Saw Palmetto
Serenoa repens
Family: Arecaceae
Saw palmetto leaves and fruit
Photo credit: SFRC, University of Florida
Natural History
Saw palmetto gets its common name from the two rows of teeth that appear along the petiole of each leaf. The teeth are tiny but very sharp, and they can cut just like the blade of a saw when something is pulled across them. If you make the mistake of walking through a field of palmetto in shorts, you'll likely end up with a number of long, thin cuts along your legs.
Saw palmetto grows on a wide variety of sites, from dry and open to seasonally wet and semi-shady. Across this wide range of habitats, it most frequently occurs on sand ridges, flatwood forests, coastal dunes, and islands near marshes. Saw palmetto is the dominant ground cover in some southeastern pine forests, sometimes covering hundreds of acres. Saw palmetto often grows in clumps 20' or more in diameter.
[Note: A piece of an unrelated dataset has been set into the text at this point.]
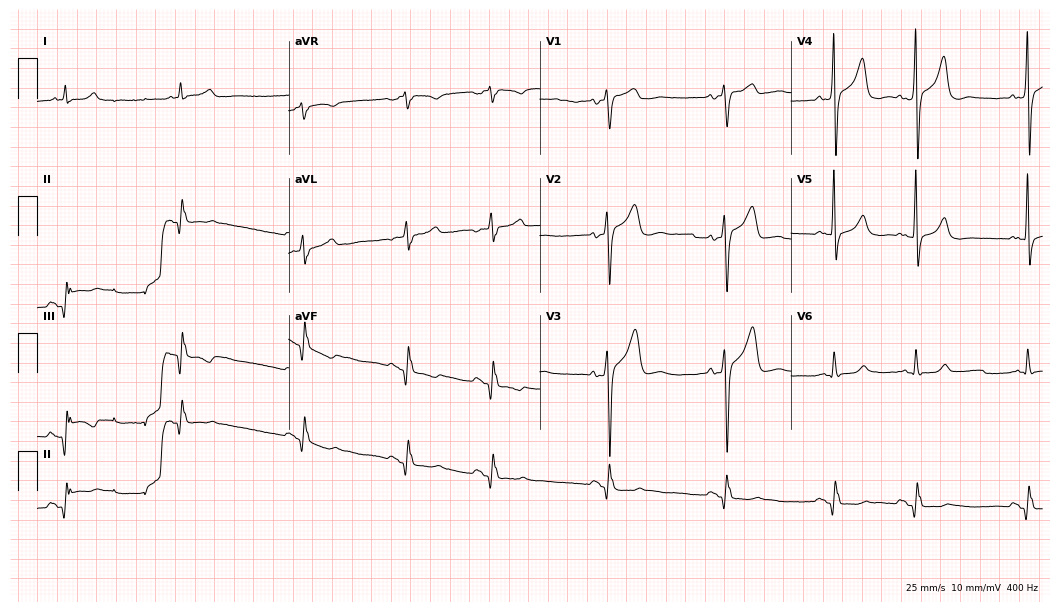
12-lead ECG (10.2-second recording at 400 Hz) from a 65-year-old male. Screened for six findings — first-degree AV block, right bundle branch block (RBBB), left bundle branch block (LBBB), sinus bradycardia, atrial fibrillation (AF), sinus tachycardia — none is recorded. Findings outside these six are not listed.

Saw palmetto is found in most of the southeast coastal plain, between Louisiana and Florida in the south, to South Carolina in the north.
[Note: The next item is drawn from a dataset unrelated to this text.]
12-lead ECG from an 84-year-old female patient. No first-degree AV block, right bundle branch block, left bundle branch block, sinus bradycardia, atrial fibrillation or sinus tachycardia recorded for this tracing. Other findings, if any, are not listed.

Black bears, white-tailed deer, and feral hogs eat the fruits of saw palmetto. Native Americans also used the fruits for food. The fruits are collected today for herbal medicines that may help prevent certain forms of cancer. The flowers are an important source of honey and clumps of palmetto are often favorite hiding places of rattlesnakes, wasps, and the Florida panther.
Saw palmetto may be confused with dwarf palmetto (Sabal minor) because of their similar sizes and leaf shapes. Dwarf palmetto has blue-green leaves, has no spines on the leaf stems, and the circular fruits are about ½" in diameter.